2. Move the slide to align the center of the drop with the blue LED light, from the middle of the black fiber optic fitting on the other side of the drop.

3. Place a desired smartphone by the flourimeter roughly 4 cm away to focus on the drop.

4. Conceal the smartphone and fluorimeter in a lightbox, while keeping one flap of the box open.

5. Set a timer on the smartphone and lower the flap on the lightbox before taking the focused picture of the drop.

6. Remove the 160 µL drop of solution from the slide by siphoning it with the micropipettor and dispose of it into the waste bin within the hazardous waste container.

7. Re-position the slide to the center of the two circles.

8. Repeat the above procedures until all five positions have been used.

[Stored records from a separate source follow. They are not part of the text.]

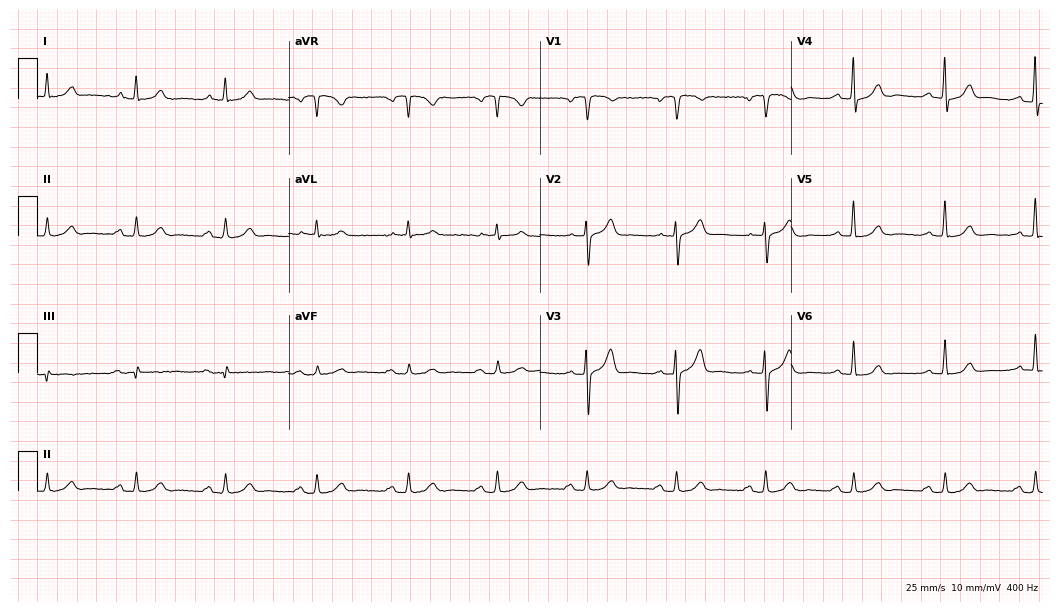
ECG — a male, 78 years old. Labelled as a normal ECG.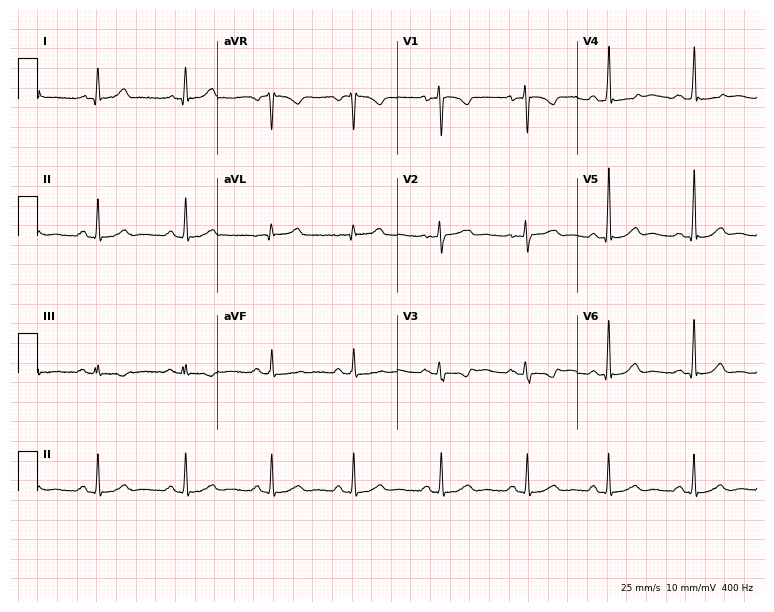
Resting 12-lead electrocardiogram (7.3-second recording at 400 Hz). Patient: a 25-year-old woman. Read as a normal ECG.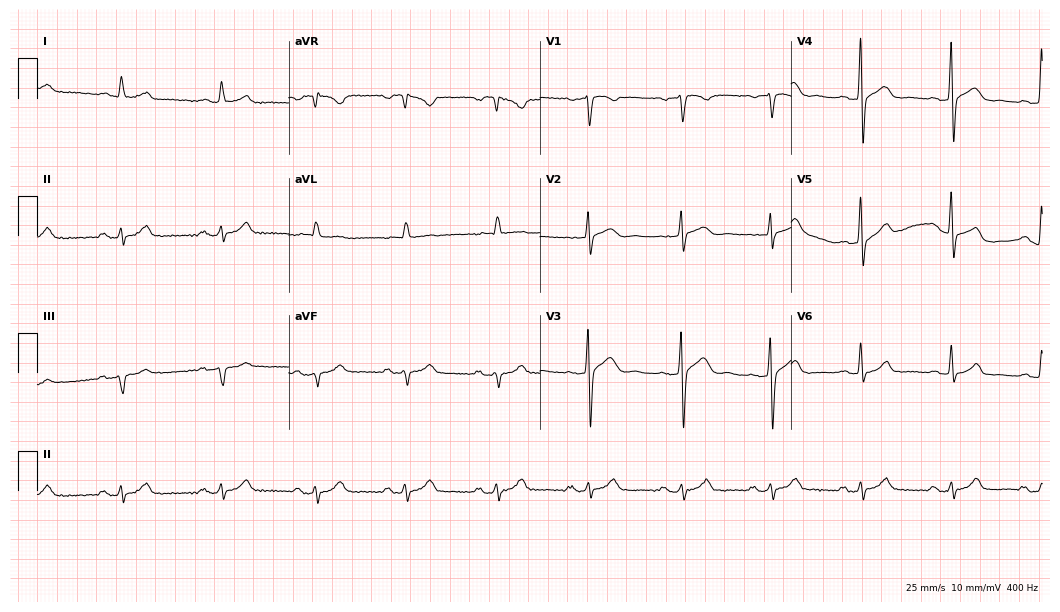
12-lead ECG from a 48-year-old male patient. Screened for six findings — first-degree AV block, right bundle branch block, left bundle branch block, sinus bradycardia, atrial fibrillation, sinus tachycardia — none is recorded. Findings outside these six are not listed.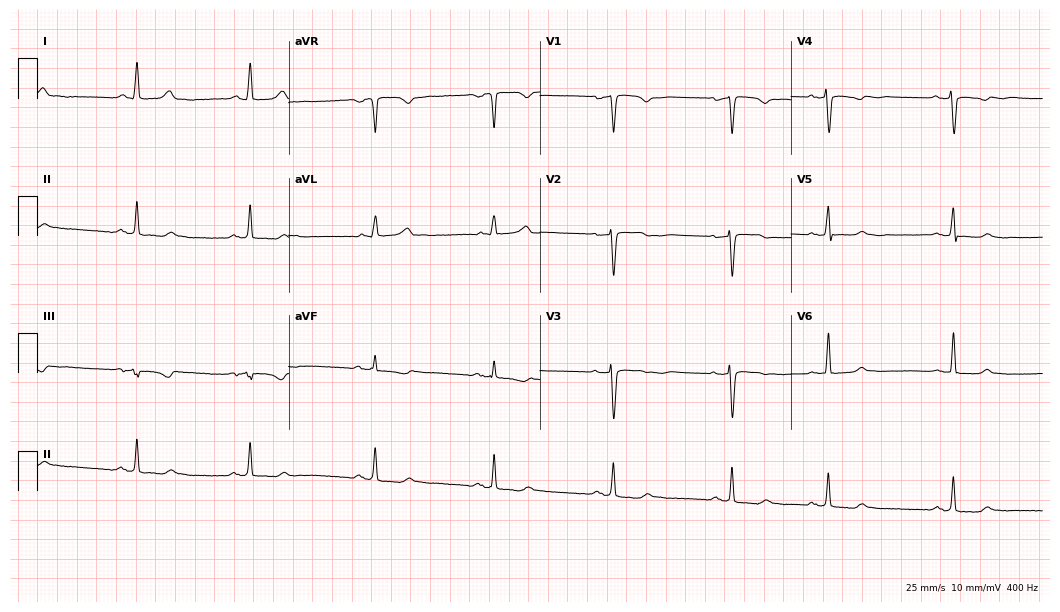
ECG — a woman, 56 years old. Screened for six findings — first-degree AV block, right bundle branch block, left bundle branch block, sinus bradycardia, atrial fibrillation, sinus tachycardia — none is recorded.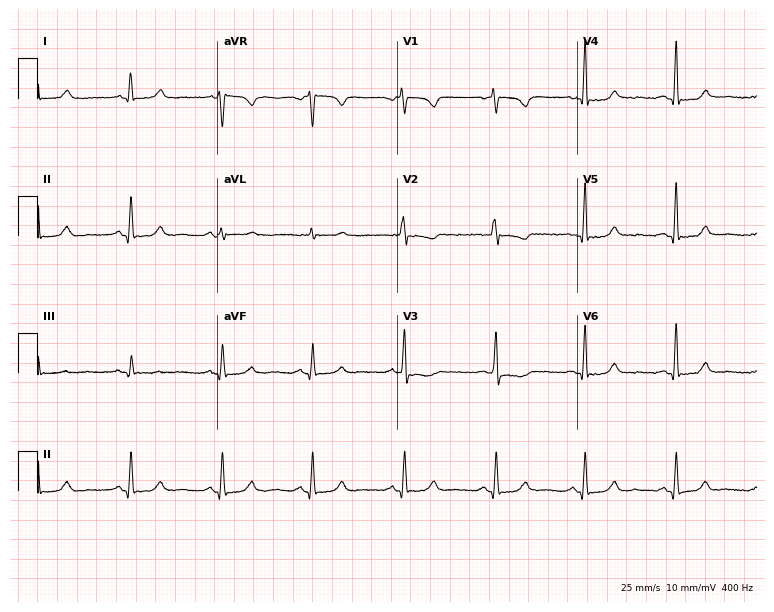
Resting 12-lead electrocardiogram. Patient: a 38-year-old woman. None of these six findings is recorded: first-degree AV block, right bundle branch block, left bundle branch block, sinus bradycardia, atrial fibrillation, sinus tachycardia.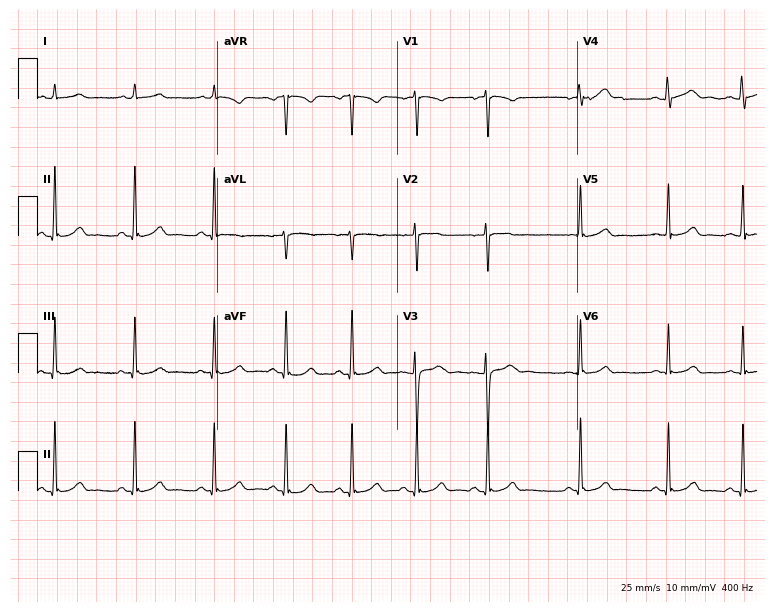
Electrocardiogram (7.3-second recording at 400 Hz), an 18-year-old female patient. Of the six screened findings (first-degree AV block, right bundle branch block (RBBB), left bundle branch block (LBBB), sinus bradycardia, atrial fibrillation (AF), sinus tachycardia), none is recorded.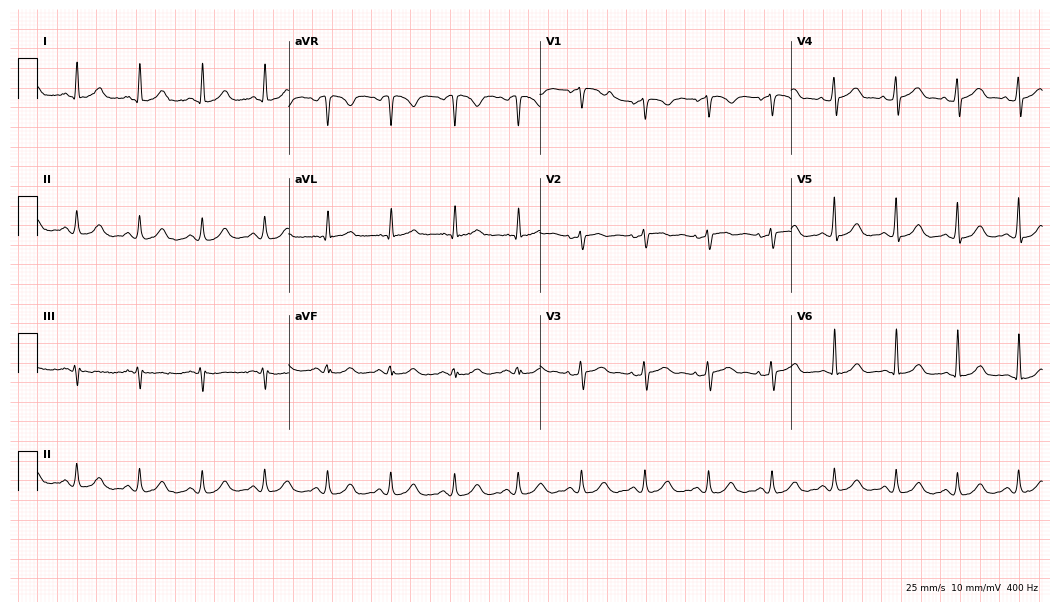
12-lead ECG (10.2-second recording at 400 Hz) from a female patient, 65 years old. Labelled as a normal ECG.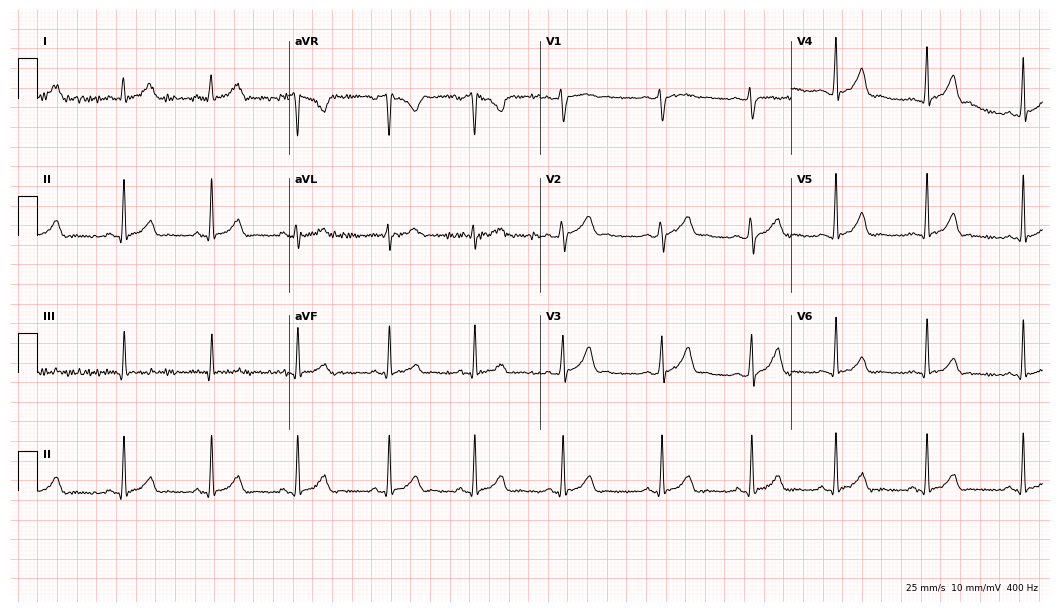
Electrocardiogram (10.2-second recording at 400 Hz), a 29-year-old female patient. Overall reading on record: normal ECG.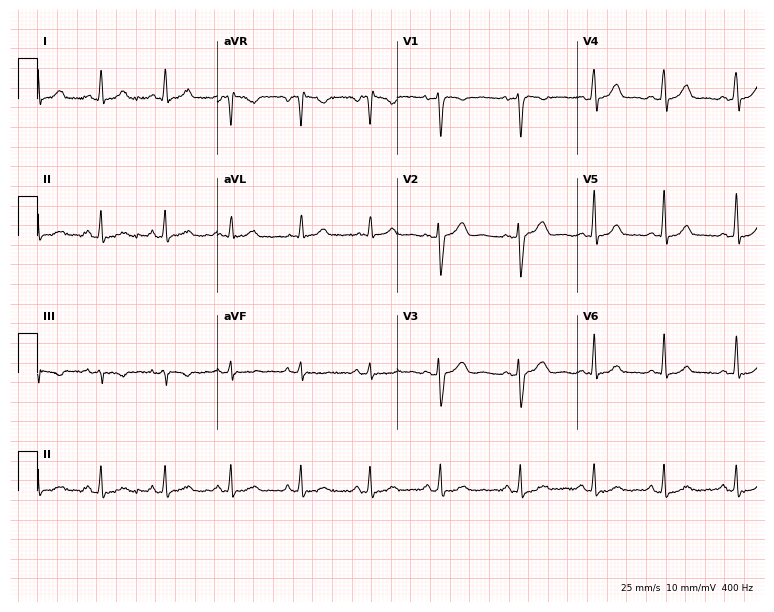
12-lead ECG (7.3-second recording at 400 Hz) from a 36-year-old female. Labelled as a normal ECG.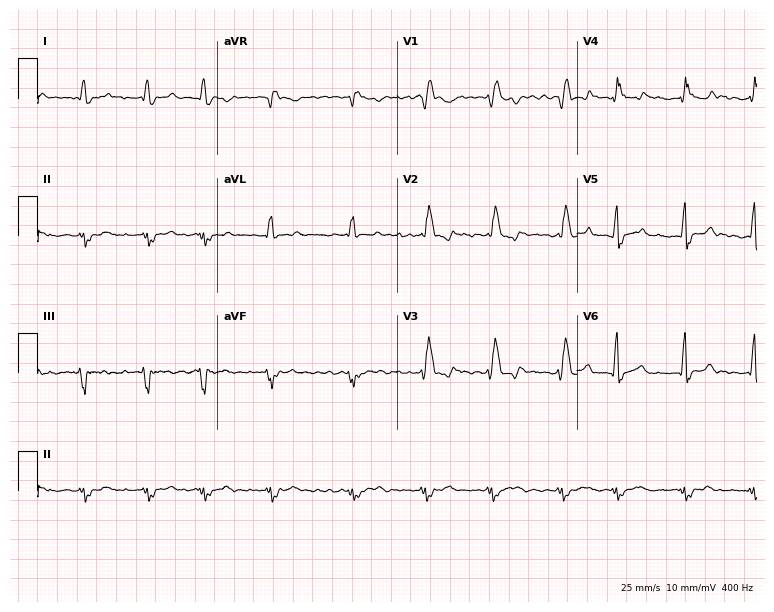
Standard 12-lead ECG recorded from a man, 58 years old. The tracing shows right bundle branch block (RBBB), atrial fibrillation (AF).

Data Collection and Analysis

Images of High, Low, and Zero Calf Thymus DNA

Picture of 5 μg/mL sample. (High)

Picture of 0.5 μg/mL sample. (Low)

Picture of 0 μg/mL sample. (Zero)

Calibrator Mean Values

Calibration curves

Data Plot 1 for Calibration Curve.

Data Plot 2 for Calibration Curve.

Images of Our PCR Negative and Positive Controls

Picture of Negative PCR sample.

Picture of Positive PCR sample.

PCR Results: PCR concentrations solved

PCR Results: Summary

• Our positive control PCR result was 28.7 μg/mL
• Our negative control PCR result was 13.2 μg/mL

Observed results

• Patient 69455: Observed results of 0.9704762523 μg/mL, 0.9050762911 μg/mL, 0.9068227312 μg/mL showed that there was no green florescence.

Patient 1 Sample.

• Patient 83319: Observed results of 0.8509347418 μg/mL, 1.10487813 μg/mL, 0.8320775822 μg/mL showed evidence of green florescence.

Patient 2 Sample.

Conclusions

• Patient 69455: Had no evidence of green florescence and showed inconclusive results. This is because the results were outside the range of 13.2 μg/mL - 28.7 μg/mL. Therefore patient 69455 has no sign of the infection marker that was being observed and tested.

• Patient 83319: Had evidence of green florescence and showed the closest similarity to the negative control of 13.2 μg/mL. This contradicts our hypothesis in the observed results, stating that the positive control shows evidence of the infection marker. Patient 83319 had no sign of the infection marker, yet displayed the green florescence.